ELLEVATOR – ” The Words You Spoke Still Move Me “

Posted: May 8, 2022 in MUSIC

It would be too easy to call “The Words You Spoke Still Move Me” is a record about religion, dealing as much as it does with relationships, grief, and identity even its thoughts on spirituality are more complicated than that, with “Charlie IO” taking aim at psychedelics as another mode of spiritual bypassing. Ellevator’s verses are dense with re-purposed images, It could be my own baggage, but there are moments in which I’m convinced the band does something similar in their sound, which falls into even more interesting than just hard and soft rock. They share a stadium-sized ambition with Canadian indie bands of the 2000s (most closely, Metric) especially when the guitars soar in on the chorus of “Claws”

“When I was 17 I moved to the other side of the world and joined what I’d now call a cult,” recalled Nabi Sue Bersche, lead singer of Ellevator, on her formative days spent in the Charismatic church. “I won’t deny that I had an incredible and life-changing experience there, but as I’ve gotten further away from it I’ve realized how there was way more damage done than good.” She brings that perspective on survival and truth-seeking to the Hamilton, Ontario trio’s debut album “The Words You Spoke Still Move Me”, produced by Chris Walla in all its shimmering, electric-piano-laden ecstasy and righteous anger. On “Slip,” Bersche pleads for freedom, singing from the perspective of a mythical selkie taken captive by a cult leader—by the bridge, she drowns him and returns to the sea, a different kind of baptism that lends credence to Ellevator’s cheeky claim to be the “World’s Hardest Soft Rock Band.”

While Ellevator’s lyrics are startlingly grounded and their melodies are often impeccable, the soft atmospheres billow out to the point that they start to go thin.
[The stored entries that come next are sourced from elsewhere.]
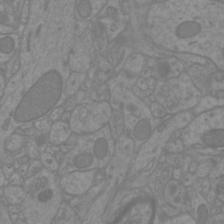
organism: Mouse
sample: Cortical neurons
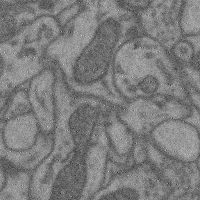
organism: Mouse
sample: Cerebral cortex
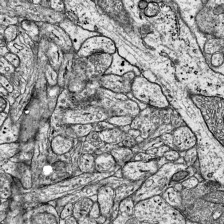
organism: Mouse
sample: Visual Cortex
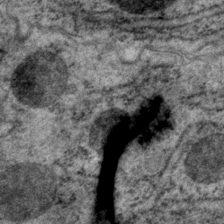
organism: P. pacificus
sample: Pharynx
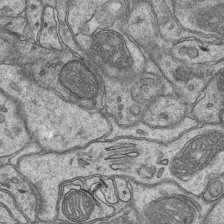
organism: Mouse
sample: CA1 Hippocampus
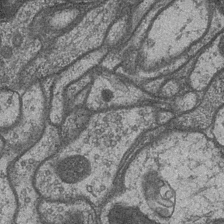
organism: Drosophila
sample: Optic medulla
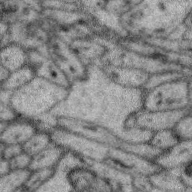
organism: Zebra finch
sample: Brain
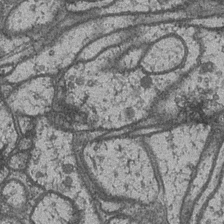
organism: Drosophila
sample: Optic medulla
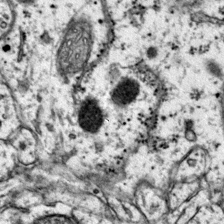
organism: Mouse
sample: Primary visual cortex
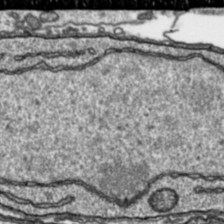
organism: Toxoplasma gondii
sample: Parasites in a vacuole inside a host cell
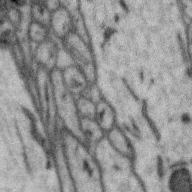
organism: Zebra finch
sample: Brain
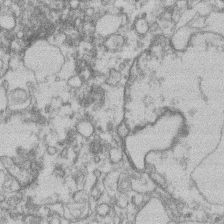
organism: Mouse
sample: T cell stromal cell synapse
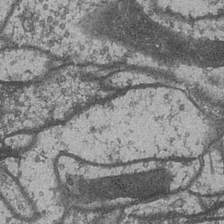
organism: Drosophila
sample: Optic medulla
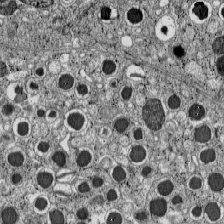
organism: C57BL Mouse
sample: Pancreatic islet
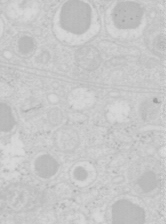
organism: Mouse
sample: Pancreas
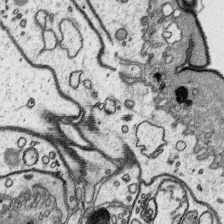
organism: Platynereis dumerilii
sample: Parapodia
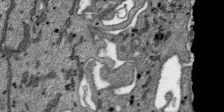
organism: Human
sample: Lung epithelial cells, uninfected (mock) control
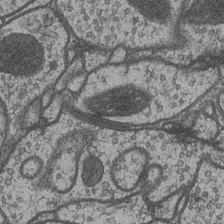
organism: Drosophila
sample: Optic medulla
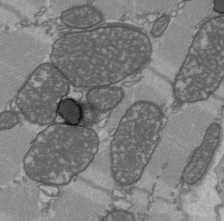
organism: C57BL Mouse
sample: Heart
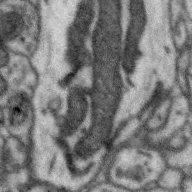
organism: Zebra finch
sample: Brain
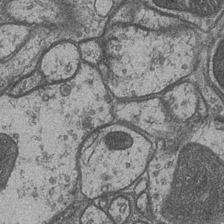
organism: Drosophila
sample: Optic medulla
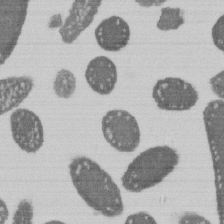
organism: E. coli
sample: Bacterial nucleoid
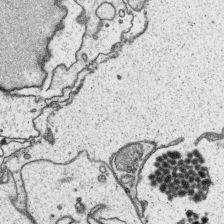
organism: Platynereis dumerilii
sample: Parapodia
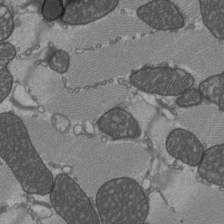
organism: C57BL Mouse
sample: Heart
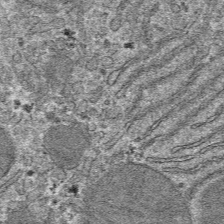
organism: Mouse
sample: Mouse hepatocytes
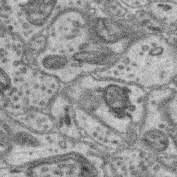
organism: Mouse
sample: Retina

The energy also seems to peter out by the last track, “Party Trick,” one of a few misses that keep “The Words You Spoke” from feeling like a cohesive work rather than a strong collection of songs.

Then there are tracks like “The Prism,” which verges on losing itself in vaporous guitars before Ellevator parts the fog and delivers one of the album’s most surprising and sobering shifts in tone, suddenly bare and vulnerable again. This is a flashy record, but unlike the charlatans it prophesies against, you can usually trust it to deliver fire when it shows you the smoke.